Ia menambahkan, melihat besarnya ancaman dan tantangan ke depan, maka kepada generasi muda khususnya mahasiswa sebagai penerus bangsa diminta memperkuat ketahanan dan kecintaan terhadap NKRI, dengan salah satunya menjaga dan melestarikan kebudayaan yang diwariskan leluhur.
“Kalau kita kurang waspada, kita bisa terpecah, seperti halnya Ukraina yang dulu menyatu dengan Rusia. Dulu orang perang ideologi, sekarang justru perang fisik, dengan bom yang bisa merusak dan menghancurkan dan menimbulkan banyak korban (jiwa) manusia,” ungkapnya.
Mangku Pastika menegaskan, ancaman bangsa ini nyata dan mereka masuk ke kampus-kampus memengaruhi mahasiswa. “Perlu ada ketahanan yang kuat sehingga tidak gampang disusupi. Jadi harus ada semacam vaksin ideologi agar kuat. Saya kira senjata yang bisa hadapi gempuran ideologi maupun terorisme adalah Pancasila,” tandasnya.
Selain itu, Ia juga mengingatkan pentingnya implementasi nyata sila ke-5 Keadilan sosial bagi seluruh bangsa Indonesia. Sebab kalau keadilan sudah terwujud, maka keamanan akan terjaga dengan baik.
“Ketika saya jadi gubernur keadilan sosial ini jadi prioritas seperti penanganan kemiskinan, saya bangun bedah rumah, simantri, dll. Jadi seorang pemimpin itu harus bisa ciptakan keadilan sosial bagi warganya,” pesannya.
Sementara itu, Dr. I Wayan Tagel Edy, MS., mengatakan perbedaan pendapat di alam demokrasi ini harus dihormati. “Jadi demo itu sah-sah saja, asal patuhi aturan. Sikap kritis itu penting tapi jangan sampai diadu domba,” sebutnya.
Karena itu ia mengingatkan konsensus kebangsaan yakni 4 pilar itu memang banyak tantangan baik di dalam maupun dari luar negeri. Sebab dipengaruhi adanya pergeseran dan dinamika masyarakat yang begitu cepat.
“Salah satu solusinya adalah dengan pendidikan yang berkesinambungan sehingga bangsa itu bisa semakin maju.
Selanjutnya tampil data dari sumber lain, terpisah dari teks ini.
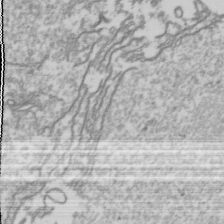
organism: Drosophila
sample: Cell division; meiosis; drosophila spermatocytes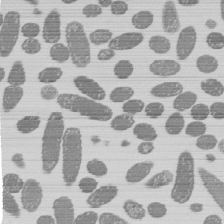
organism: E. coli
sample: Bacterial nucleoid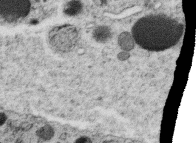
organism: C. elegans
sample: C. elegans oocyte; sperm cells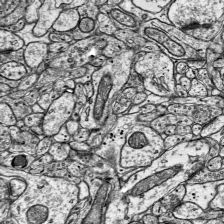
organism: Mouse
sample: Visual Cortex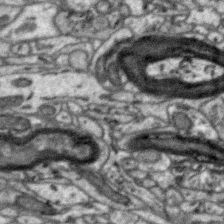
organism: Zebra finch
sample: Brain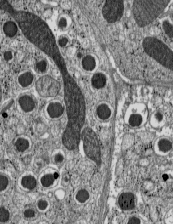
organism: C57BL Mouse
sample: Pancreatic islet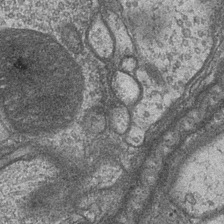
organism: Drosophila
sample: Optic medulla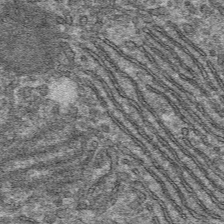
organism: Mouse
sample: Mouse hepatocytes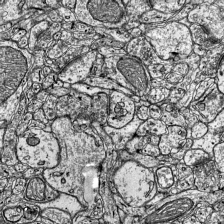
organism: Mouse
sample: Visual Cortex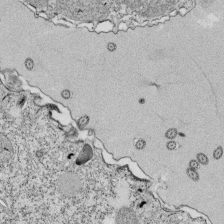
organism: Tetrahymena
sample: Cilia in tetrahymena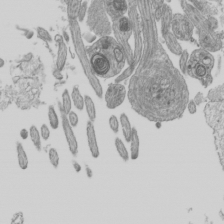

Empat pilar kebangsaan ini merupakan soko guru yang bisa landasan untuk berubah dan maju,” jelasnya.
Selain itu, Dr. Gede Wardana,MSi., menjelaskan, perbedaan rasial, agama, suku atau ras sebagai warisan secara turun temurun, dahulu merupakan unsur-unsur pengayaan yang mewarnai khasanah budaya bangsa. Namun sekarang telah berubah menjadi momok yang menakutkan sekaligus ancaman potensial bagi eksistensi bangsa.
Akankah ikatan tali kesatuan ini terancam lepas. Tentu tergantung bagaimana menanamkan kembali wawasan kebangsaan,” ujarnya.
Wardana menambahkan, etika kehidupan berbangsa merupakan rumusan yang bersumber dari ajaran agama, khususnya yang bersifat universal, dan nilai-nilai luhur budaya bangsa yang tercermin dalam Pancasila sebagai acuan dasar dalam berpikir, bersikap dan bertingkah laku dalam kehidupan berbangsa. Dan UUD 1945 sebagai landasan konstitusional serta ke-Bhinekaan Tunggal Ika sebagai pijakan dalam memperkokoh dan NKRI.
“Karena itu ketahanan budaya bangsa harus kuat. Juga penting dijaga ketahanan ekonomi dan lingkungan. Kekayaan sebuah bangsa tergantung bangsa itu bisa menjaga dan membangun konsensusnya,” tutupnya.